Sea Containers was established in 1965 by Yale University graduate and retired United States Navy officer James Sherwood; it had an initial capital of $100,000. The company's initial activities were centered upon the leasing of cargo containers to various shipping companies. However, under Sherwood's leadership, Sea Containers expanded over a 40-year period into numerous other markets, including luxury hotels and railways, many of these sectors being those that Sherwood had taken a personal interest in.

During 1968, Sea Containers became a public company; it was floated on the New York Stock Exchange in 1974.
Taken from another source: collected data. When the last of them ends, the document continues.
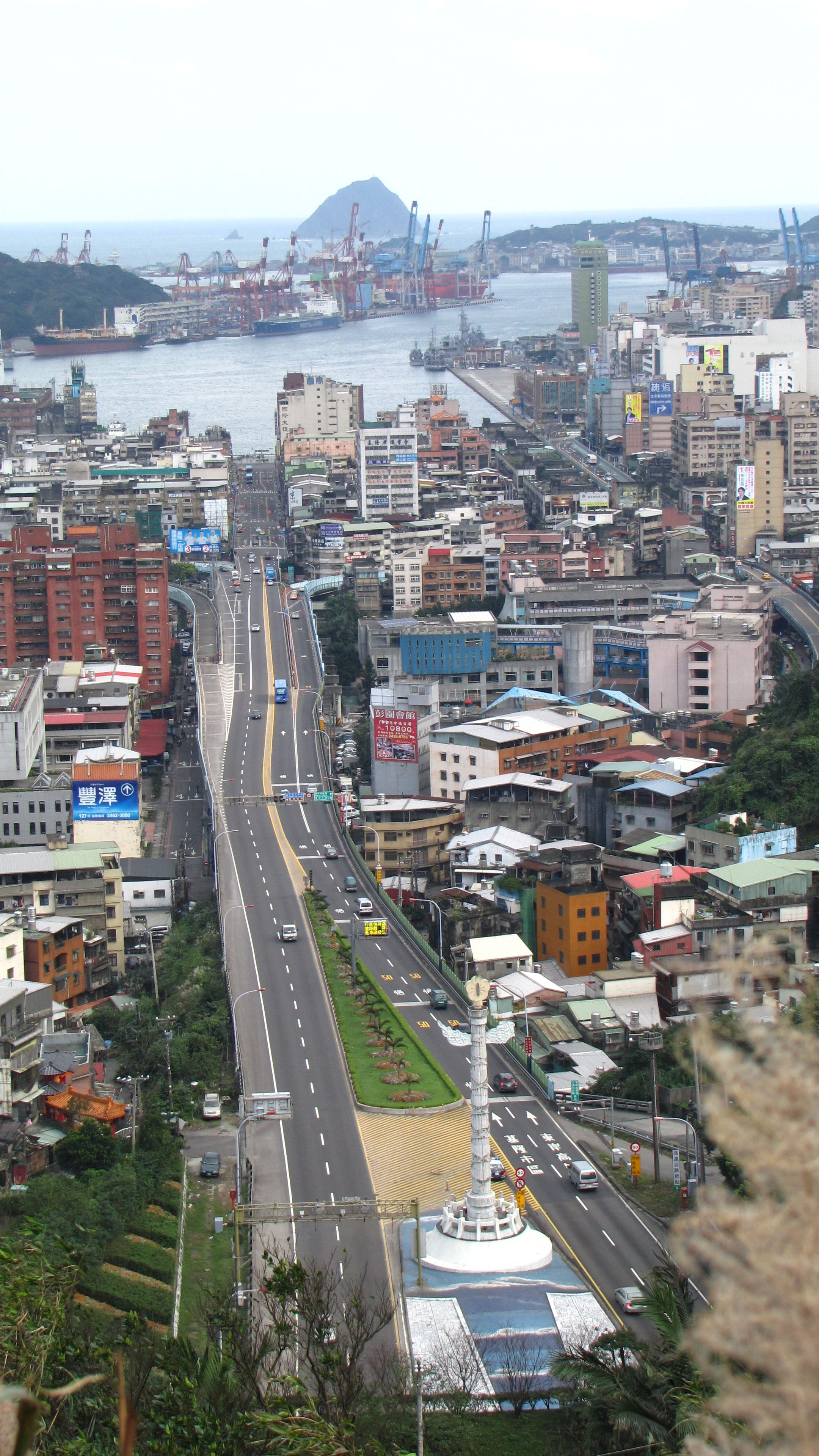 獅球嶺眺望基隆港
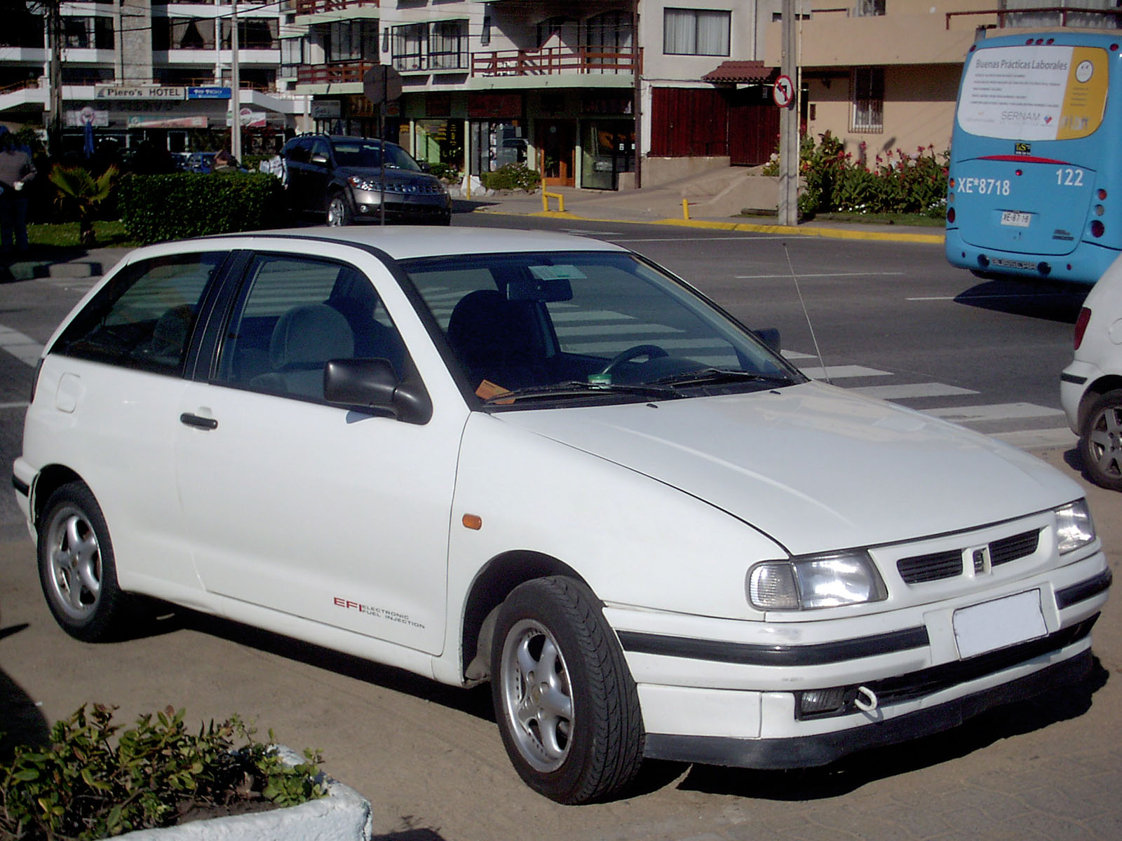 Seat Ibiza 1.4 GLX 1995
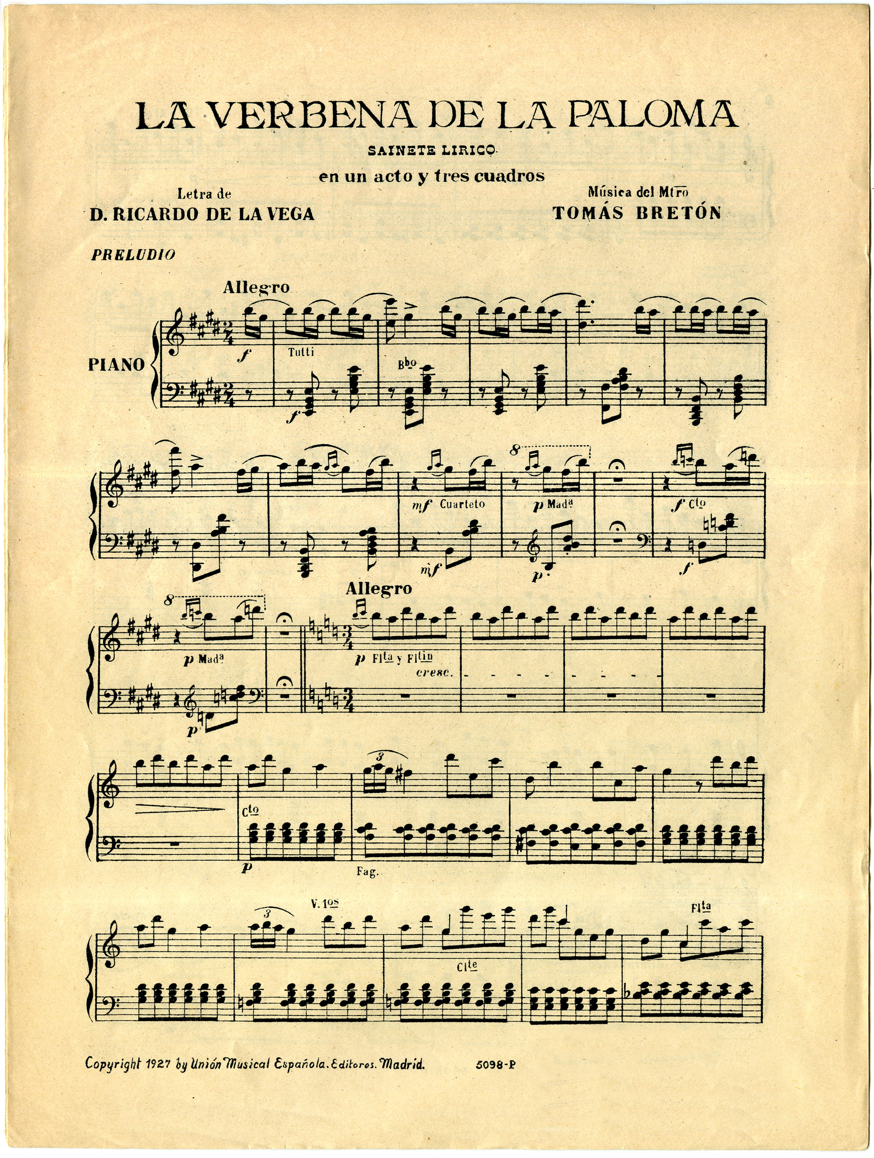 Partitura del Preludio de La verbena de la Paloma de Tomás Bretón.
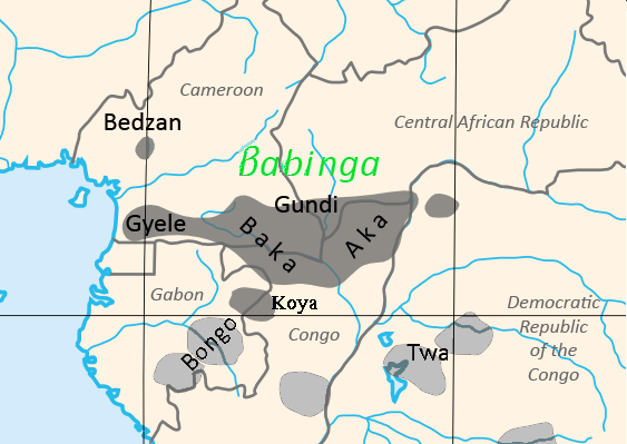 Mapa de asentamientos babinga/Map of distribution of Mbenga Pygmies
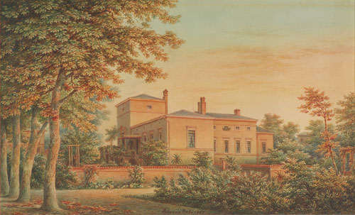 Potsdam, Wohnhaus am Parkeingang Charlottenhof, Architekt: Ludwig Ferdinand Hesse 1846 (Umbau). Aquarell. 28,2 x 45,5 cm, artsales

After enjoying a stay at the Hotel Cipriani of Venice, Sherwood purchased the luxury hotel. Subsequent similar purchased led to the creation of the Orient-Express Hotels chain, which the Sea Containers held a stake in up until 2005. Another personal project was the prestigious Venice-Simplon Orient Express train service. Sherwood acquired thirty old 1920s carriages from across Europe and had them restored from often dilapidated conditions to facilitate the service's relaunch during 1982.

During February 1986, the British ferry company Hoverspeed was purchased for £5 million by British Ferries, a holding company for Sealink UK, which was in turn owned by Sea Containers.

===Foiled takeover and GNER===
In May 1989, the British-based transport company Tiphook launched a $824 million bid to take over Sea Containers, which was vigorously opposed by Sherwood. Amid this process, Tiphook's management alleged that Sherwood had an authoritarian management style, while Sherwood issued his own allegations of irregularities in filings with the Securities and Exchange Commission. Shareholders ultimately backed Sherwood's position, who had proposed asset sales and a restructuring to win favour, leading to Tiphook failing to acquire the company.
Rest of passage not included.